Everyone is aware of the Internet’s impact on the ongoing convergence of data, voice, and video, as well as the convergence of data, commerce, manufacturing, and transportation in e-commerce.  Various deregulations of utility industries have also created growing convergence of information, financial, transportation and energy networks.  These trends are only mild precursors of the future of ubiquitous, pervasive networking where every object in our world will have the equivalent of a telephone number or an IP address.  The currently distinct networks associated with communications, computing, transportation, energy, consumer products, utilities, health, finance, and manufacturing will certainly blur into a single integrated network of networks.

The future of biology is poised to parallel that of engineering systems.  Just has hardware increasingly becomes a commodity and technological value-added occurs at the network level, so too do the component molecules of biology and the experimental techniques to explore them become commodities.  The focus is beginning to shift to understanding the vast networks that biological molecules create that regulate and control life.  We can reasonably expect that viewing biology in terms of complex feedback networks will become as essential as the role of molecular biology has become over the last few decades.

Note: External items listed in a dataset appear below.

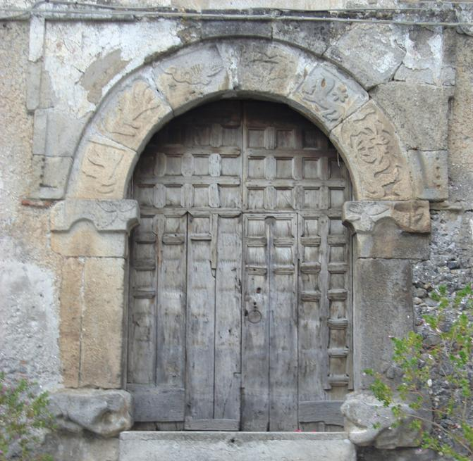 Francesco Stuppello, Tortora, Portale Litico della Chiesa delle Anime del Purgatorio
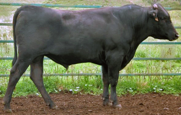 Wagyu bull
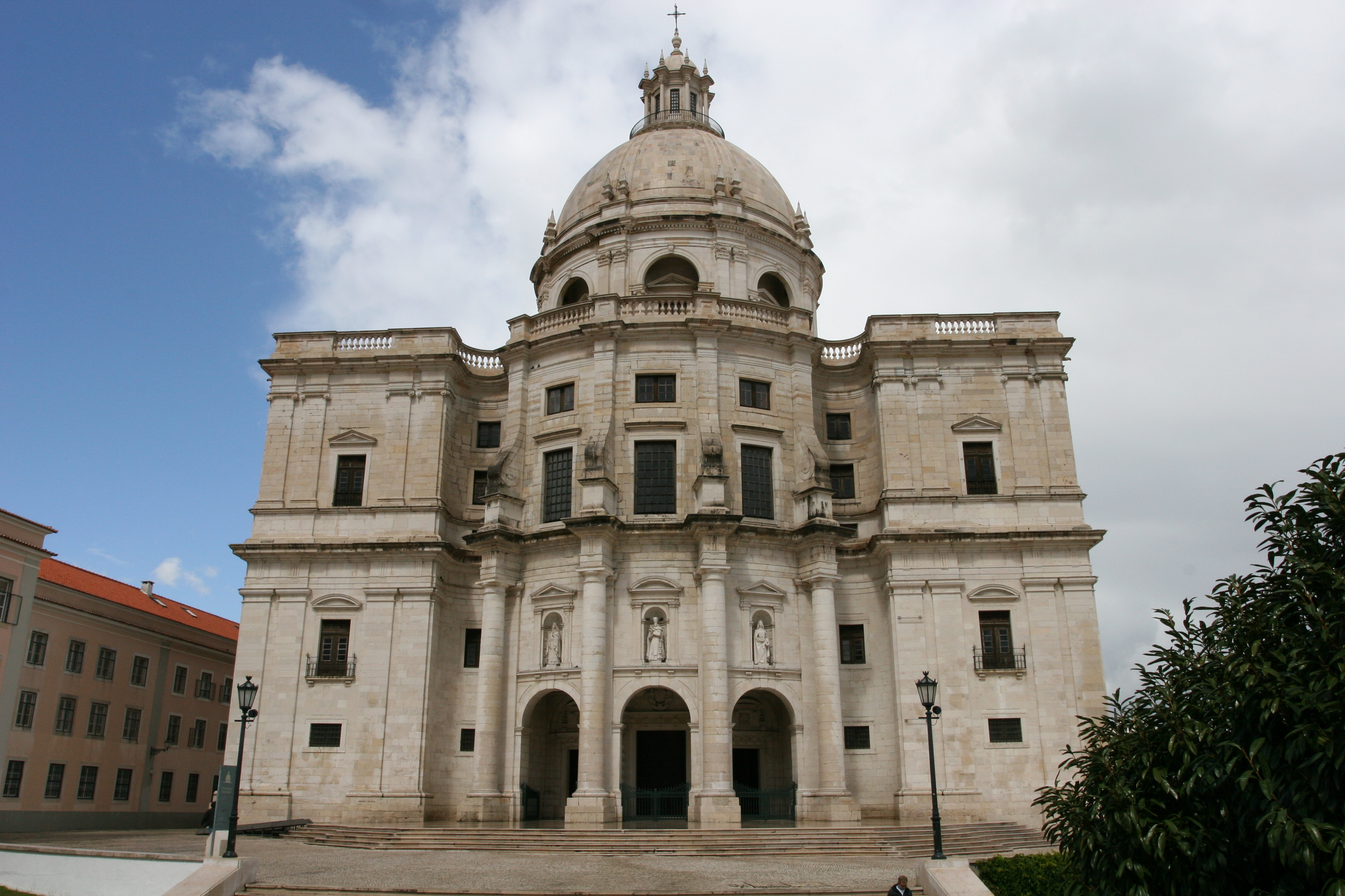 Panteão Nacional
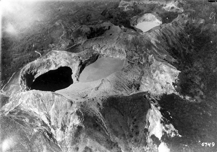 Negatief. Luchtfoto van de drie gekleurde meren van de vulkaan Kelimoetoe
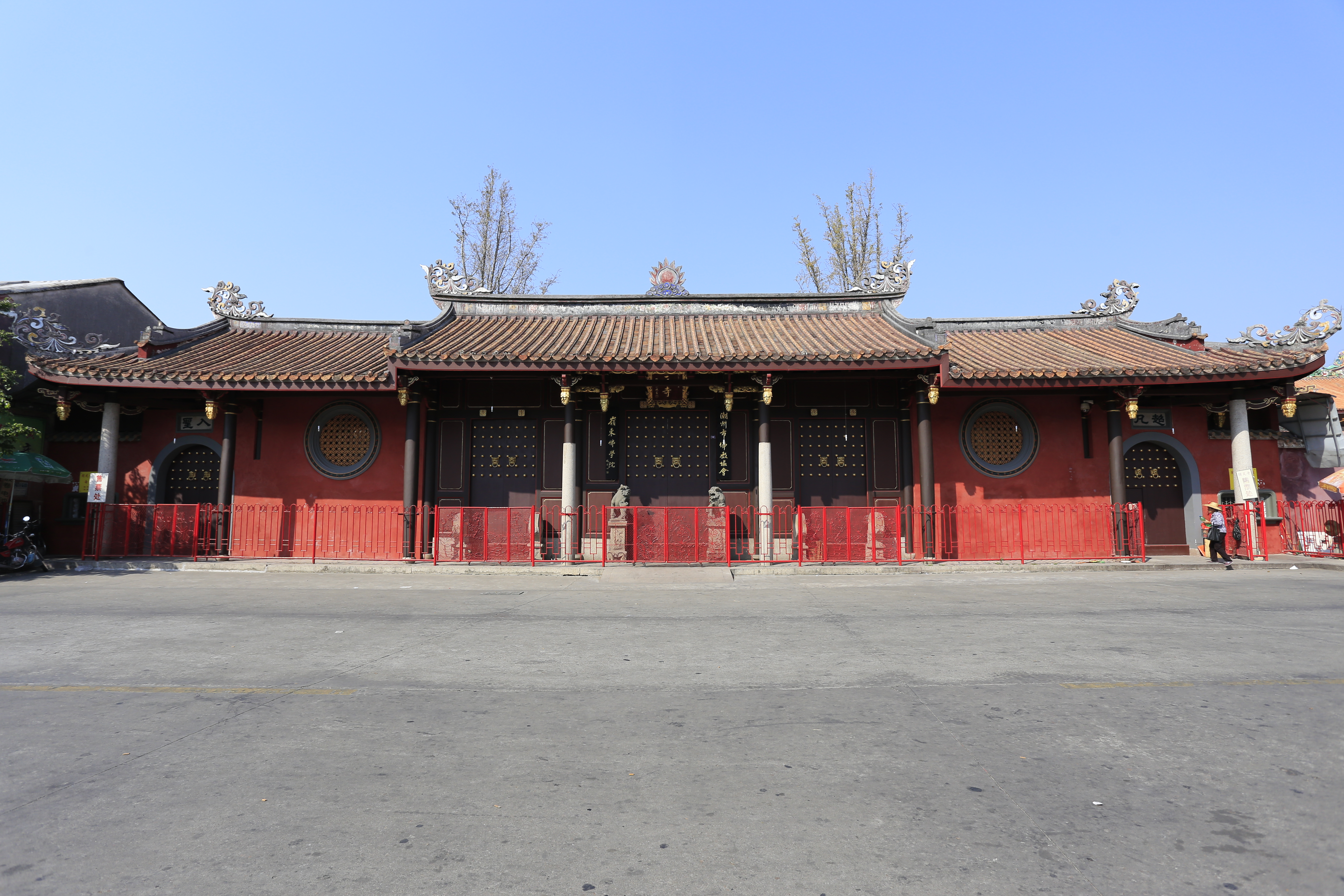 潮州开元寺 山门

The rest of this essay will assume that the reader is aware of the debate and discussion surrounding the future ubiquitous, pervasive, networked computing continuum in which our lives will be immersed, and if not alarmed, then at least concerned as to what the scientific foundation might for such a technology.

Multi/scale/resolution, heterogeneous

The central multiscale issue is connecting microscopic device and component properties with the macroscopic behavior of networks and systems.  The study of multiscale phenomena is not new is science.  The microscopic behavior of a gas can be described in terms of the position and velocity of molecules.  Ensembles of molecules can be viewed as stochastic processes with stationary distributions.  Macroscopic behavior is typically described by thermodynamic quantities such as temperature and pressure, and statistical physics has been concerned with connecting all these different scales.   The key feature of systems in statistical physics is that the thermodynamic properties are the consequence of the generic microscopic features and thus sets of measure zero can be neglected.

The statistical physics view of multiscale phenomena has lead to a corresponding view of complex systems that is typically quite different from what arises in engineering or biology. The complex systems studied in physics are typically homogeneous in their underlying physical properties and complexity is most interesting when it is not put in by hand, but rather arises as a consequence of bifurcations or dynamical instabilities, which lead to “emergent or self-organizing” phenomena on large length scales.  Even when long-range correlations arise due to, say, critical phenomena, universality justifies representing the microscopic degrees of freedom by simple, often identical components.

The Internet is one example of a system that may superficially appear to be a candidate for the self-organizing and emergent view of complexity. It certainly appears as though new users, applications, workstations, PCs, servers, routers, and whole subnetworks can be added and the entire system naturally self-organizes into a new, robust configuration.  Furthermore, once on-line, users act as individual agents, sending and receiving messages according to their needs. There is no centralized control, and individual computers both adapt their transmission rates to the current level of congestion, and recover from network failures, all without user intervention or even awareness. It is thus tempting to imagine that Internet traffic patterns can be viewed as an emergent phenomenon from a collection of independent agents who adaptively self-organize into a complex state, balanced on the edge between order and chaos.  Even the ubiquitous self-similarity of Internet statistics could be taken as the classic hallmarks of criticality.

As appealing as this picture is, the reality is that modern internets use sophisticated multi-layer protocols to create the illusion of a robust and self-organizing network, despite substantial uncertainty in the user-created environment as well as the network itself. It is no accident that the Internet has such remarkable robustness properties, as the Internet protocol suite (TCP/IP) in current use was the result of decades of research into building a nationwide computer network that could survive deliberate attack. The high throughput and expandability of internets depend on these highly structured protocols, as well as the specialized hardware (servers, routers, caches, and hierarchical physical links) on which they are implemented. Yet it is an important design objective that this complexity be hidden.

The core of the Internet, the Internet Protocol (IP), presents a carefully crafted illusion of a simple (but possibly unreliable) datagram delivery service to the layer above (typically the Transmission Control Protocol, or TCP) by hiding an enormous amount of heterogeneity behind a simple, very well engineered abstraction. TCP in turn creates a carefully crafted illusion to the applications and users of a reliable and homogeneous network. The internal details are highly structured, heterogeneous, and non-generic, creating apparent simplicity, exactly the opposite from emergent complexity.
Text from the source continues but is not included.